De bezemsteel is terug
Uit het handboek voor de jonge heks: ga gewoon met je ouders mee naar de kerk. Bid voor jezelf tot de godin en de god. Het gebed voor het eten is eigenlijk gewoon een dagelijks bedanken voor de oogst.
Het lijkt klinkklare kolder: een heks die bij volle maan op een bezemsteel vliegt, elixers brouwt en mensen omtovert in padden en muizen. Ook de moderne heks heeft echter een bezem, kookt kruidensoep en danst bij volle maan. Maar je herkent hem of haar niet op straat aan een zwarte puntmuts of een haakneus. Heksen zijn volgens ingewijden vaak onopvallende, sociaal voelende mensen die dicht bij de natuur leven.
Steeds meer tienermeisjes komen in de ban van hekserij. Ze lezen het „magische magazine” Witch en houden een ”book of shadows” bij. Dit is een boek waarin zij rituelen, recepten en heksenliederen opschrijven. Hekserij, ofwel wicca, kent op dit moment een sterke opleving. Ook in Nederland, ook onder kerkelijke jongeren. Een uitzending over wicca van het EO-televisieprogramma Mir@kel leverde een stortvloed van 5000 reacties op, meer dan welke andere uitzending van dit programma ook. Hekserij is enorm populair. In Nederland bestaan heuse heksencafés. Boeken, films en tijdschriften overspoelen en beïnvloeden het publiek. Een vraag uit een tijdschrift: „Hoe krijg ik mijn vriendje terug met spreuken en rituelen?”

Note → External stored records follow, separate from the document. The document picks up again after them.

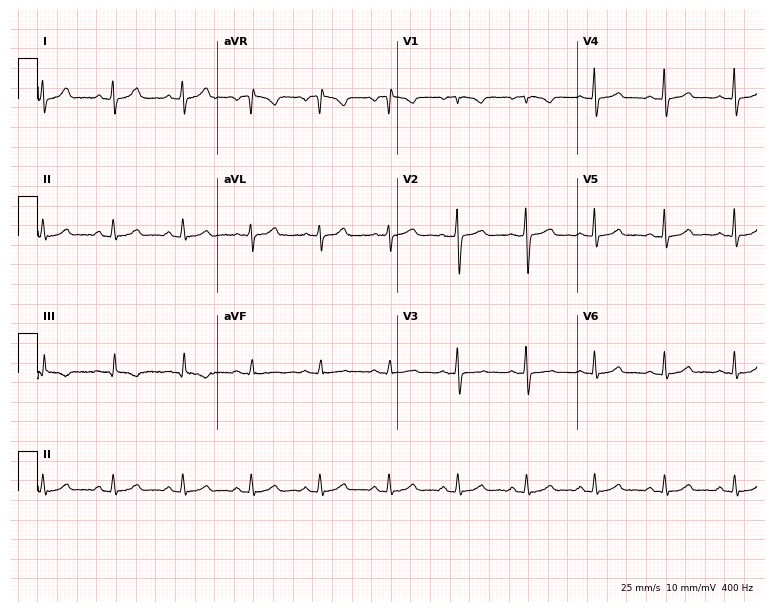
12-lead ECG from a 43-year-old woman. Labelled as a normal ECG.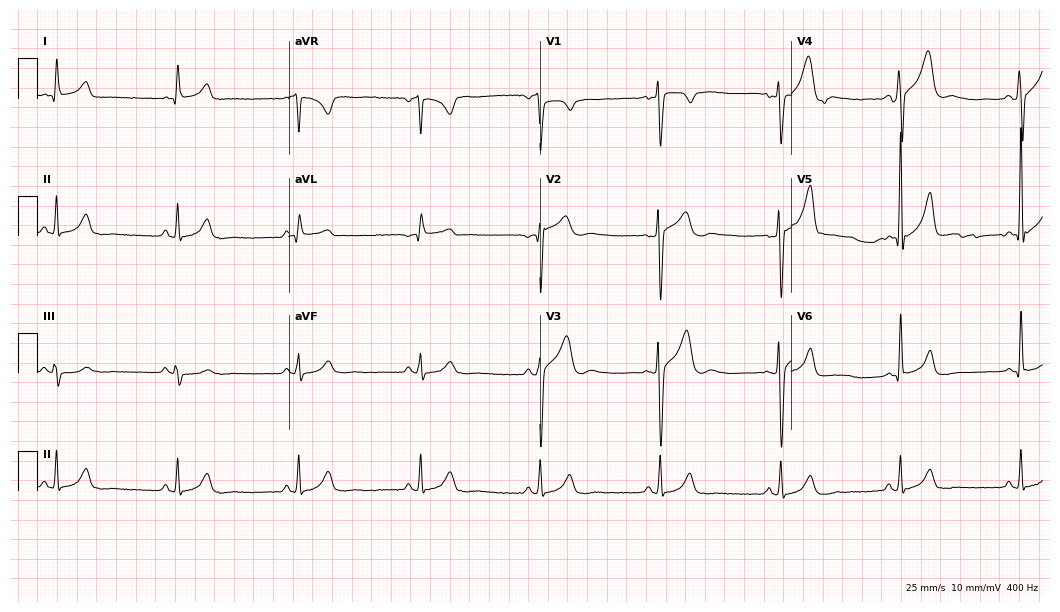
12-lead ECG from a 29-year-old male. Recorded interpretation: within normal limits.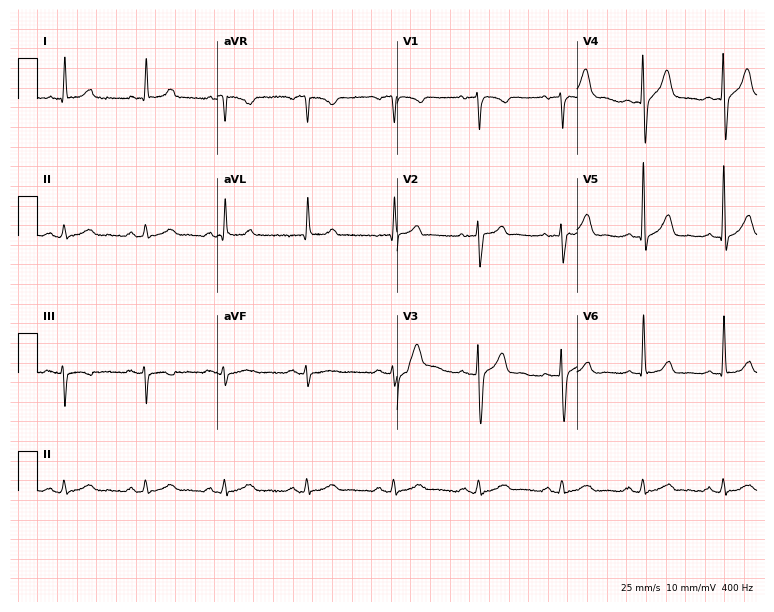
Electrocardiogram (7.3-second recording at 400 Hz), a male, 76 years old. Of the six screened findings (first-degree AV block, right bundle branch block (RBBB), left bundle branch block (LBBB), sinus bradycardia, atrial fibrillation (AF), sinus tachycardia), none is recorded.

Wicca is een natuurreligie zoals ook de aboriginals en de indianen die aanhangen. Het is eveneens een ervaringsreligie, waarin je ingewijd moet zijn. Heilige geschriften, zoals een Bijbel of een koran, zijn in wicca afwezig. Autoriteiten zoals de paus komen er niet in voor. Heksen geloven in een vrouwelijke godin en in een mannelijke god als vertegenwoordigers van een rijk vol goden en geesten. Kabouters, kobolden, vuurgeesten en andere mysterieuze natuurwezens zijn in wicca werkelijkheid. De god en de godin hebben verschillende namen. De godin wordt vereerd en opgeroepen in de drie vormen maagd, moeder en oude, wijze vrouw. De twee voornaamste vormen van god zijn ”god van de jacht” en ”god van de vruchtbaarheid”.

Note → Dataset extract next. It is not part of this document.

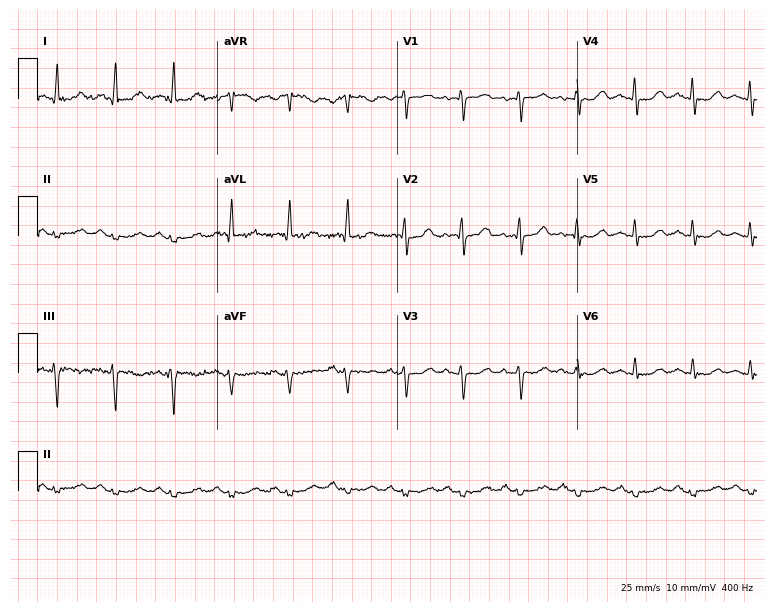
ECG (7.3-second recording at 400 Hz) — a woman, 69 years old. Labelled as a normal ECG.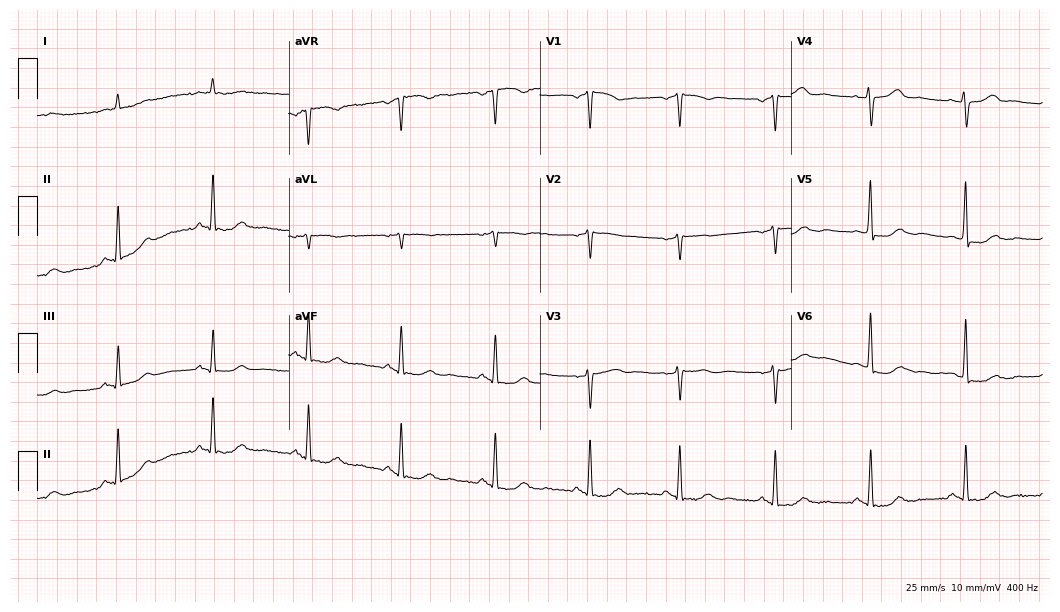
Electrocardiogram (10.2-second recording at 400 Hz), a woman, 62 years old. Of the six screened findings (first-degree AV block, right bundle branch block, left bundle branch block, sinus bradycardia, atrial fibrillation, sinus tachycardia), none is recorded.

Heksen geloven in wicca en beoefenen magie. Dat laatste is het verkrijgen en uitoefenen van paranormale kracht om het toeval te sturen. Ze brengen onderscheid aan in witte en zwarte magie, maar beoefenen doorgaans witte magie. Die is volgens hen bedoeld om te helpen, om goed te doen. Ze doen dit omdat zij geloven dat alles wat ze doen, drievoudig op hen terugkomt. Zwarte magie richt naar hun mening slechts kwaad aan.
Joyce de Jongh-Foekema was vijf jaar heks toen ze tijdens een kerkdienst „door God in de kraag werd gegrepen.” Ze zat daar om voor zichzelf te bewijzen dat God niet bestond. Afgelopen zaterdag sprak ze over hekserij tijdens een seminar dat werd belegd door de Euregio Christengemeente Aalten/Bocholt. Een veelvoorkomende fout is dat mensen hekserij verwarren met satanisme, hield ze de aanwezigen voor. „Maar heksen geloven niet in satan. Ze zijn van mening dat de geestelijke wereld neutraal is en dat een mens een keuze voor het kwade of het goede kan maken.” De stellige uitleg van De Jongh-Foekema is echter dat witte en zwarte magie beide voortkomen uit de satan en daarom gevaarlijk zijn. „Ook witte magie leidt tot gebondenheid en uiteindelijk tot de dood.”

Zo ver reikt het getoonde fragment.